EXTRACTED INFORMATION —
● ● ● ● ●
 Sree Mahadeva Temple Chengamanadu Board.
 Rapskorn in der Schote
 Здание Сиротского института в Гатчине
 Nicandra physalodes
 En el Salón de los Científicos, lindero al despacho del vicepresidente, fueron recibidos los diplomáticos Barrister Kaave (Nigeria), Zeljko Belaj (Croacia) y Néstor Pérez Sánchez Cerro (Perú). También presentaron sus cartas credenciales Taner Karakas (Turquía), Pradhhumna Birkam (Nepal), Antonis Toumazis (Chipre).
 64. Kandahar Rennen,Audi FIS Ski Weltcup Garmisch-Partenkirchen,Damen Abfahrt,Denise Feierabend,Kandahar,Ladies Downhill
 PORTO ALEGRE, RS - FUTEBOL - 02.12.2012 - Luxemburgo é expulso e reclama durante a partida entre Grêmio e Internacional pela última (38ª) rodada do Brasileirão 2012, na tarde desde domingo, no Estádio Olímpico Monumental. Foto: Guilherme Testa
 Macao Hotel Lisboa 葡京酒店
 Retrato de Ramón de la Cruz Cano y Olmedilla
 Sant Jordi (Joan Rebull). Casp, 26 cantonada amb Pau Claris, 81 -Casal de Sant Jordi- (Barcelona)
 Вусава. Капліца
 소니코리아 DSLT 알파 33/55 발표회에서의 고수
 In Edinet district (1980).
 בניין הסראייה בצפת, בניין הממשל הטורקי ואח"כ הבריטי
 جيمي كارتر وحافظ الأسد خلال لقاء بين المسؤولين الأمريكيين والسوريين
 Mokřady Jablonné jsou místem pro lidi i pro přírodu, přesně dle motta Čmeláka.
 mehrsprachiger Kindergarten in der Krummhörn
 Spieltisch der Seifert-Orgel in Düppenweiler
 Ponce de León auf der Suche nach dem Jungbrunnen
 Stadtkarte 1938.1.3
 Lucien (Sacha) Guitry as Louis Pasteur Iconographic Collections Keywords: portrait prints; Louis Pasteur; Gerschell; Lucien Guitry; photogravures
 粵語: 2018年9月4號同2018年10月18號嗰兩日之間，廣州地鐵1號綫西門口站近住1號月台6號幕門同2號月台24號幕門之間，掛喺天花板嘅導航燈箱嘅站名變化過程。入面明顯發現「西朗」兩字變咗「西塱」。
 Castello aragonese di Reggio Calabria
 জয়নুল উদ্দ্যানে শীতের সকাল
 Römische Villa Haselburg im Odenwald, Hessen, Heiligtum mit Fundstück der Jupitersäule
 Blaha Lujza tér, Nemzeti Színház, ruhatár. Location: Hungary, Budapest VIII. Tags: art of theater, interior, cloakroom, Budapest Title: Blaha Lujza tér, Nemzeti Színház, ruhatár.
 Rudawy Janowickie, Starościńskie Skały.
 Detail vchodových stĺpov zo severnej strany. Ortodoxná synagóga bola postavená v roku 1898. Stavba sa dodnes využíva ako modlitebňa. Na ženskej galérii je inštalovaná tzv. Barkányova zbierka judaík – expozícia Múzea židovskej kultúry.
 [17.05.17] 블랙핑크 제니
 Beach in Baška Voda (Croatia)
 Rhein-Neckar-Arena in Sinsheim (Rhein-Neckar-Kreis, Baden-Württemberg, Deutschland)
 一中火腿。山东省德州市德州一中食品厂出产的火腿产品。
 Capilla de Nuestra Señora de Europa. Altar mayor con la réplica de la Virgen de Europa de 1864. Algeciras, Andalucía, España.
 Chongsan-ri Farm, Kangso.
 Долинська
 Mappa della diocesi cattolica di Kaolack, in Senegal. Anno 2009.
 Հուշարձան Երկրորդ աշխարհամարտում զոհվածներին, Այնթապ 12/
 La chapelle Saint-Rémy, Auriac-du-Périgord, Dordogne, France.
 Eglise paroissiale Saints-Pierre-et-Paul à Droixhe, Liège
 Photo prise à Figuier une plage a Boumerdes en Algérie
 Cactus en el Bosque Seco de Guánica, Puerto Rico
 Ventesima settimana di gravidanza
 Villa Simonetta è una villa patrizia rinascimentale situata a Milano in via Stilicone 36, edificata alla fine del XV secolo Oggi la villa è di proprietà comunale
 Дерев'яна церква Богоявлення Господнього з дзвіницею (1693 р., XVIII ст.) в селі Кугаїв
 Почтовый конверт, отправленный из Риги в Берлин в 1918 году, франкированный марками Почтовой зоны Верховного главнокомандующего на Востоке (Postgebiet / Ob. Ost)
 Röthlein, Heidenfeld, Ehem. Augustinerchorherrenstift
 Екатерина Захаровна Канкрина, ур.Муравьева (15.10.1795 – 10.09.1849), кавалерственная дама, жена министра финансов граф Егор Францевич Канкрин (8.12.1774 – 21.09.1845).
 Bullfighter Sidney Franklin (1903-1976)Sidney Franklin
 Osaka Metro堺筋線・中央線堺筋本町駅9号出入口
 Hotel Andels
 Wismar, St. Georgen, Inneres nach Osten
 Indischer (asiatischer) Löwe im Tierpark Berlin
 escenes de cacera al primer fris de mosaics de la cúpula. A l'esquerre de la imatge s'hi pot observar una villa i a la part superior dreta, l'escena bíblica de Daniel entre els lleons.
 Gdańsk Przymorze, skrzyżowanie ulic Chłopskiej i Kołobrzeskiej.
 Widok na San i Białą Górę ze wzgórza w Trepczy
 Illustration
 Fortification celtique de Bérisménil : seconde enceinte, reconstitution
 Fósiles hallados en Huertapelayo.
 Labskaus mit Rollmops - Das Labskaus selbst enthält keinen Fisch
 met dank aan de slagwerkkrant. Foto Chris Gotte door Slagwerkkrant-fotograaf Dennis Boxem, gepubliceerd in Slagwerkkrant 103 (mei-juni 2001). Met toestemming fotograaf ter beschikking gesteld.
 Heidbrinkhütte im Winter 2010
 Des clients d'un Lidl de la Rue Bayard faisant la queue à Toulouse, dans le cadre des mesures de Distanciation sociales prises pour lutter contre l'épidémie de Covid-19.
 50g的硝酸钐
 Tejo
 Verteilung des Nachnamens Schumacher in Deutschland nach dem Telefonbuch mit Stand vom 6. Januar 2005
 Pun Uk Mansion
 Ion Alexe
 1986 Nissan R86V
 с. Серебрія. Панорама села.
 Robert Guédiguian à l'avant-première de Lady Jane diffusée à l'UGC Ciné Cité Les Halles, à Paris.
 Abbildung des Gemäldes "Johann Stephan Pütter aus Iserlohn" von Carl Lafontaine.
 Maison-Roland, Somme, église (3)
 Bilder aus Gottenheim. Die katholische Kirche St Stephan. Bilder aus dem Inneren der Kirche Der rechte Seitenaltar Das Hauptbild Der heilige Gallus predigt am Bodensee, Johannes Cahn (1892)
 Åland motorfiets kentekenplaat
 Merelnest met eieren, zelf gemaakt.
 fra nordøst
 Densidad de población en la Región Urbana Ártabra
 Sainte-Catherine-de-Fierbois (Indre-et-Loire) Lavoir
● ● ● ● ●
WORK TASK —
Show all lines above that contain "Deutschland".

TASK ANSWER —
 Rhein-Neckar-Arena in Sinsheim (Rhein-Neckar-Kreis, Baden-Württemberg, Deutschland)
 Verteilung des Nachnamens Schumacher in Deutschland nach dem Telefonbuch mit Stand vom 6. Januar 2005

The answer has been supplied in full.